(Collected data entries)
----------------------------------------

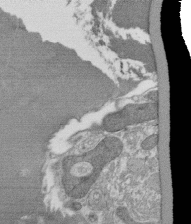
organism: Tetrahymena
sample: Cilia in tetrahymena
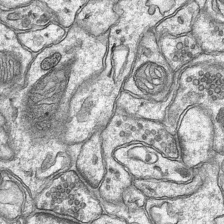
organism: Mouse
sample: CA1 Hippocampus
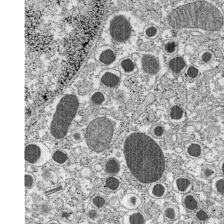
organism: C57BL Mouse
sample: Pancreatic islet
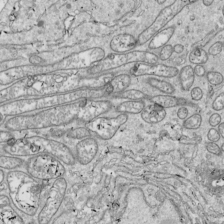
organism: Drosophila
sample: Cell division; meiosis; drosophila spermatocytes
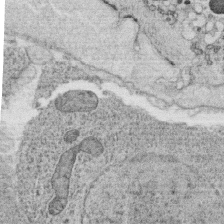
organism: C. elegans
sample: C. elegans oocyte; sperm cells
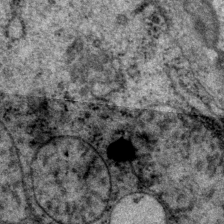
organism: P. pacificus
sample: Pharynx
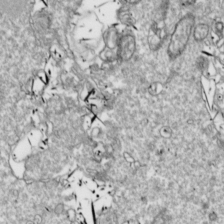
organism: Drosophila
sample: Cell division; meiosis; drosophila spermatocytes
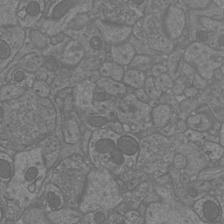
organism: Mouse
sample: Cortical neurons
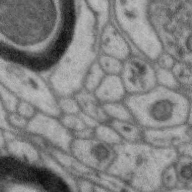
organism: Zebra finch
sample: Brain
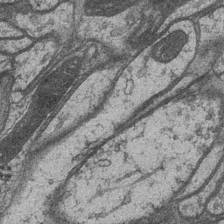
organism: Drosophila
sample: Optic medulla
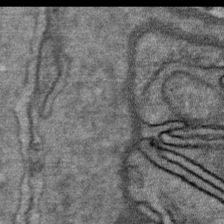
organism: Mouse
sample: Mouse Salivary gland
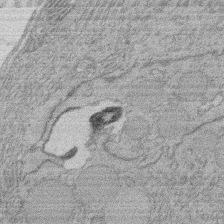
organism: Rat
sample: Salivary granule

----------------------------------------

- **Task statement**
Please, without any pictures, retype the records exactly as they appear.

- **Result**
organism: Tetrahymena
sample: Cilia in tetrahymena
organism: Mouse
sample: CA1 Hippocampus
organism: C57BL Mouse
sample: Pancreatic islet
organism: Drosophila
sample: Cell division; meiosis; drosophila spermatocytes
organism: C. elegans
sample: C. elegans oocyte; sperm cells
organism: P. pacificus
sample: Pharynx
organism: Drosophila
sample: Cell division; meiosis; drosophila spermatocytes
organism: Mouse
sample: Cortical neurons
organism: Zebra finch
sample: Brain
organism: Drosophila
sample: Optic medulla
organism: Mouse
sample: Mouse Salivary gland
organism: Rat
sample: Salivary granule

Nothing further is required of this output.